Arc アークを観ました。今をときめくSF作家Ken Liuの短編の映画化です。しかし日本の映画市場ではSFだということは極力隠蔽された宣伝しかできないのです。
原作は短編なのでストーリーとしては単純。老化を克服して永遠に生きられるようになった世界の変わっていく様を描写した話です。
主役の芳根京子、世界で一番最初に老いを克服した女性を演じます。若い肉体に老いた魂が宿ってる演技にはすごい説得力があると思いました。芳根は童顔なのに普段から立ち居振る舞いが老成してるんだよね。逆に10代の頃のダンスシーンはマジでわけわからん。寺島しのぶ演じるエマはあのクラブに何しに行っていたのか? 女あさり(エマは同性愛者って設定)? 説明されない裏設定が山ほどありそうな作品です。
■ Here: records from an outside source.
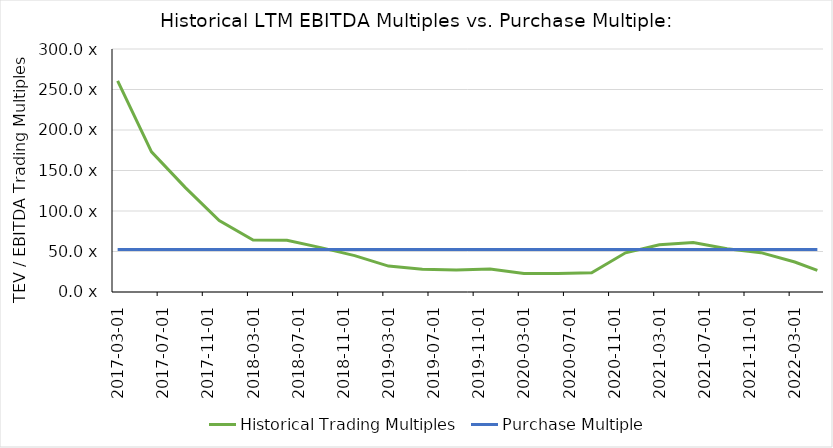
| Category | Historical Trading Multiples | Purchase Multiple |
|---|---|---|
| 2017-03-31 | 260.526 | 52.443 |
| 2017-06-30 | 173.077 | 52.443 |
| 2017-09-29 | 128.921 | 52.443 |
| 2017-12-29 | 88.28 | 52.443 |
| 2018-03-29 | 64.209 | 52.443 |
| 2018-06-29 | 63.998 | 52.443 |
| 2018-09-28 | 54.777 | 52.443 |
| 2018-12-28 | 44.927 | 52.443 |
| 2019-03-29 | 31.955 | 52.443 |
| 2019-06-28 | 28.199 | 52.443 |
| 2019-09-30 | 27.067 | 52.443 |
| 2019-12-31 | 28.505 | 52.443 |
| 2020-03-31 | 22.809 | 52.443 |
| 2020-06-30 | 22.947 | 52.443 |
| 2020-09-30 | 23.625 | 52.443 |
| 2020-12-31 | 48.374 | 52.443 |
| 2021-03-31 | 58.409 | 52.443 |
| 2021-06-30 | 61.106 | 52.443 |
| 2021-09-30 | 53.302 | 52.443 |
| 2021-12-31 | 48.552 | 52.443 |
| 2022-03-31 | 37.045 | 52.443 |
| 2022-05-02 | 26.618 | 52.443 |

不老が実現できても、それには大金が必要で、250年ローンとか抱えて不老処置を得る社会。不老効果を得るには定期的になんか注射を打たなきゃいけないから、借金から逃げてバックレても不老効果はなくなってしまう。ある意味でディストピアですね。
一番変わるのは生命保険なんだろうな。老いは克服しても病気や怪我で死ぬことはあるので、生命保険はもっと重要になりそう。特に250年ローンを抱えた人が病気や怪我で死んだらローン会社は大損だから、団体信用生命保険(団信)が売れまくりそう。
著作権は作者が生きてる限り永遠に有効なので、価値が高い著作物の作者は殺すインセンティブが高まって危険そう。殺されるリスク回避のため著作権を自己の意志でパブリックドメイン化とかしそうだ。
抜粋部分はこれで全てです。